There are n stairs, and a person standing at the bottom wants to climb stairs to reach the top. The person can climb either 1 stair or 2 stairs at a time, the task is to count the number of ways that a person can reach at the top.

Note: This problem is similar to Count ways to reach Nth stair (Order does not matter) with the only difference that in this problem, we count all distinct ways where different orderings of the steps are considered unique.

Examples:

Input: n = 1
Output: 1
Explanation: There is only one way to climb 1 stair.

Input: n = 2
Output: 2
Explanation: There are two ways to reach 2th stair: {1, 1} and {2}.

Input: n = 4
Output: 5
Explanation: There are five ways to reach 4th stair: {1, 1, 1, 1}, {1, 1, 2}, {2, 1, 1}, {1, 2, 1} and {2, 2}.

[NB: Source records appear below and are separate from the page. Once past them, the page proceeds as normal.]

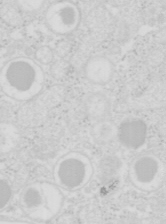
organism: Mouse
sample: Pancreas
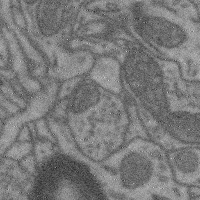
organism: Mouse
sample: Cerebral cortex
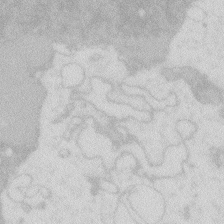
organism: Zebrafish
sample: Macrophage
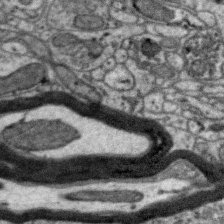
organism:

Using Recursion – O(2^n) Time and O(n) Space

We can easily identify the recursive nature of this problem. A person can reach n^th stair either from (n-1)^th stair or (n-2)^th stair. Thus, for each stair n, we calculate the number of ways to reach the (n-1)^th and (n-2)^th stairs, and add them to get the total number of ways to reach the n^th stair. This gives us the following recurrence relation:

countWays(n) = countWays(n-1) + countWays(n-2)

Note: The above recurrence relation is same as Fibonacci numbers.

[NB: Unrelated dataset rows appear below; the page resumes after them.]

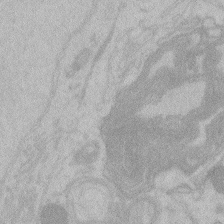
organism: Zebrafish
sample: Macrophage infected with Toxoplasma gondii
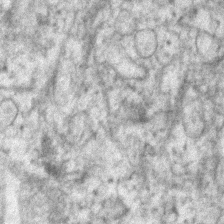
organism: Human
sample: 1205lu cells
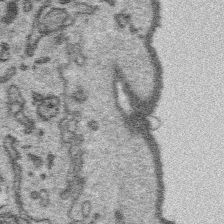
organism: Platynereis dumerilii
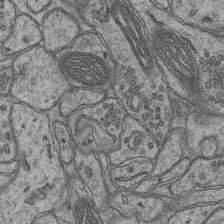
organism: Mouse
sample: CA1 Hippocampus
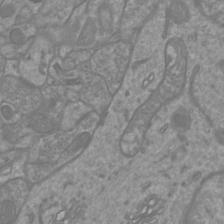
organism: Mouse
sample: Cortical neurons

// C++ program to count number of ways to reach
// nth stair using recursion

#include <iostream>
using namespace std;

int countWays(int n) {

    // Base cases: If there are 0 or 1 stairs,
    // there is only one way to reach the top.
    if (n == 0 || n == 1)
        return 1;

    return countWays(n - 1) + countWays(n - 2);
}

int main() {
    int n = 4;
    cout << countWays(n);
    return 0;
}

// C program to count number of ways to reach 
// nth stair using recursion

#include <stdio.h>

int countWays(int n) {

    // Base cases: If there are 0 or 1 stairs,
    // there is only one way to reach the top.
    if (n == 0 || n == 1)
        return 1;

    return countWays(n - 1) + countWays(n - 2);
}

int main() {
    int n = 4;
    printf("%d\n", countWays(n));
    return 0;
}

// Java program to count number of ways to reach
// nth stair using recursion

class GfG {
    static int countWays(int n) {

        // Base cases: If there are 0 or 1 stairs,
        // there is only one way to reach the top.
        if (n == 0 || n == 1)
            return 1;

        return countWays(n - 1) + countWays(n - 2);
    }

    public static void main(String[] args) {
        int n = 4;
        System.out.println(countWays(n));
    }
}

# Python program to count number of ways to reach
# nth stair using recursion

def countWays(n):

    # Base cases: If there are 0 or 1 stairs,
    # there is only one way to reach the top.
    if n == 0 or n == 1:
        return 1

    return countWays(n - 1) + countWays(n - 2)

n = 4
print(countWays(n))

// C# program to count number of ways to reach
 // nth stair using recursion

using System;

class GfG {
    static int countWays(int n) {

        // Base cases: If there are 0 or 1 stairs,
        // there is only one way to reach the top.
        if (n == 0 || n == 1)
            return 1;

        return countWays(n - 1) + countWays(n - 2);
    }

    static void Main() {
        int n = 4;
        Console.WriteLine(countWays(n));
    }
}

// JavaScript program to count number of ways to reach
// nth stair using recursion

function countWays(n) {

    // Base cases: If there are 0 or 1 stairs,
    // there is only one way to reach the top.
    if (n === 0 || n === 1)
        return 1;

    return countWays(n - 1) + countWays(n - 2);
}

const n = 4;
console.log(countWays(n));

5

Time Complexity: O(2ⁿ), as we are making two recursive calls for each stair.
Auxiliary Space: O(n), as we are using recursive stack space.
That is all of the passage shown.